Abdelraouf Fatma Hassan, Soliman Omnia DeiaaEldin, Khateeb Engy Mohammad El, Mostafa Aya Erfan
Clinical and Chemical Pathology Department, Faculty of Medicine, Kasr Al Ainy, Cairo University, Cairo, 11562, Egypt.
Immunol Res. 2024 Dec;72(6):1515-1527. doi: 10.1007/s12026-024-09551-z. Epub 2024 Oct 21.
Antinuclear antibodies (ANA) are the most common biomarkers observed in autoimmune diseases. Cytoplasmic staining patterns on ANA-Hep-2 are gaining recognition but with scanty information about their clinical and diagnostic role. The aim is to assess the frequency of cytoplasmic ANA patterns in autoimmune diseases, and to evaluate their possible associations with clinical diagnoses and autoantibodies. This observational cross-sectional study was conducted by examining and/or reviewing ANA by indirect immunofluorescence assay during a 13-month period. This was followed by testing the group of patients with a positive cytoplasmic staining pattern (n = 92) using the Microblot-Array ANA plus for the presence of 44 specific autoantibodies. Out of 2741 samples, 1791 (65.3%) tested negative, 845 (30.9%) tested positive nuclear staining patterns, 56 (2.0%) positive solitary cytoplasmic staining patterns, and 49 (1.8%) positive mixed nuclear and cytoplasmic patterns. Ninety-two cases (3.4% of the total cases) were analyzed using Microblot-Array ANA plus, with reticular as the most frequent cytoplasmic pattern, followed by dense fine speckled. The most frequently associated disease with reticular pattern was primary biliary cholangitis (28.9%), and the most frequently detected autoantibodies were against M2 (66.7%). The most frequently associated disease with dense fine speckled pattern was systemic lupus erythematosus (69.4%), and the most frequently detected autoantibodies were against nucleosome (57.7%) and ribosomal P0 (53.8%). This study highlights the significance of reporting cytoplasmic staining patterns and their importance in assessment of autoimmune diseases. Larger cohort studies on treatment naïve patients are recommended.

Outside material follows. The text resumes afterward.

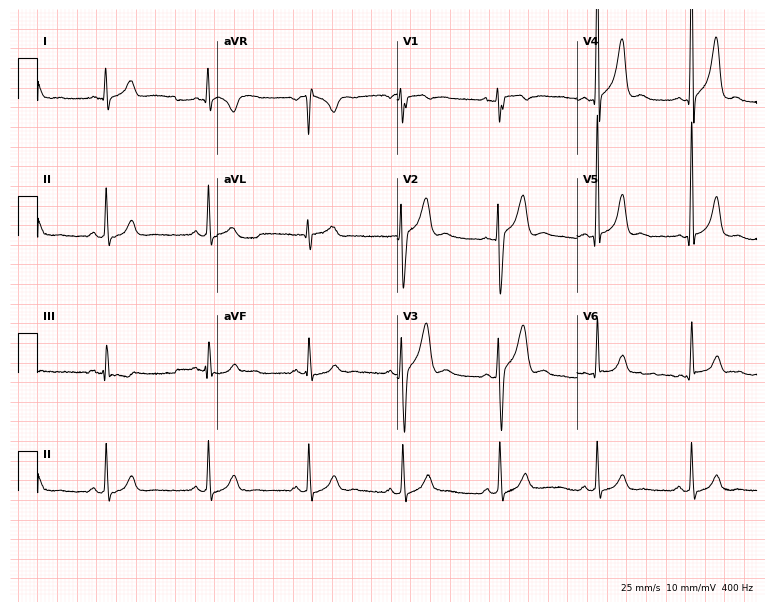
12-lead ECG from a 31-year-old male patient. Labelled as a normal ECG.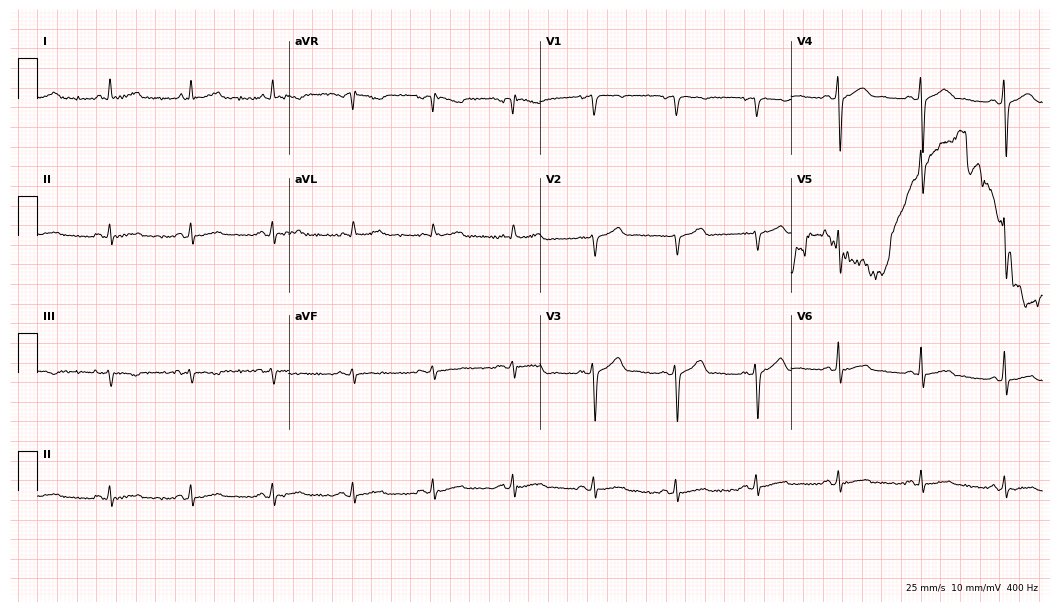
12-lead ECG from a 60-year-old male. Labelled as a normal ECG.

抗核抗体(ANA)是自身免疫性疾病中最常见的生物标志物。ANA-HEP-2上的细胞质染色模式正逐渐得到认可,但关于其临床和诊断作用的信息却很少。目的是评估自身免疫性疾病中细胞质ANA模式的频率,并评估它们与临床诊断和自身抗体的可能关联。这项观察性横断面研究是通过在13个月的时间内采用间接免疫荧光法检测和/或复查ANA来进行的。随后,对细胞质染色模式呈阳性的患者组(n = 92)使用微印迹阵列ANA plus检测44种特异性自身抗体的存在情况。在2741个样本中,1791个(65.3%)检测为阴性,845个(30.9%)检测为核染色模式阳性,56个(2.0%)为孤立细胞质染色模式阳性,49个(1.8%)为核质混合染色模式阳性。使用微印迹阵列ANA plus对92例(占总病例的3.4%)进行分析,其中网状是最常见的细胞质模式,其次是致密细颗粒状。与网状模式最常相关的疾病是原发性胆汁性胆管炎(28.9%),最常检测到的自身抗体是抗M2(66.7%)。与致密细颗粒状模式最常相关的疾病是系统性红斑狼疮(69.4%),最常检测到的自身抗体是抗核小体(57.7%)和抗核糖体P0(53.8%)。本研究强调了报告细胞质染色模式的重要性及其在自身免疫性疾病评估中的重要性。建议对未经治疗的患者进行更大规模的队列研究。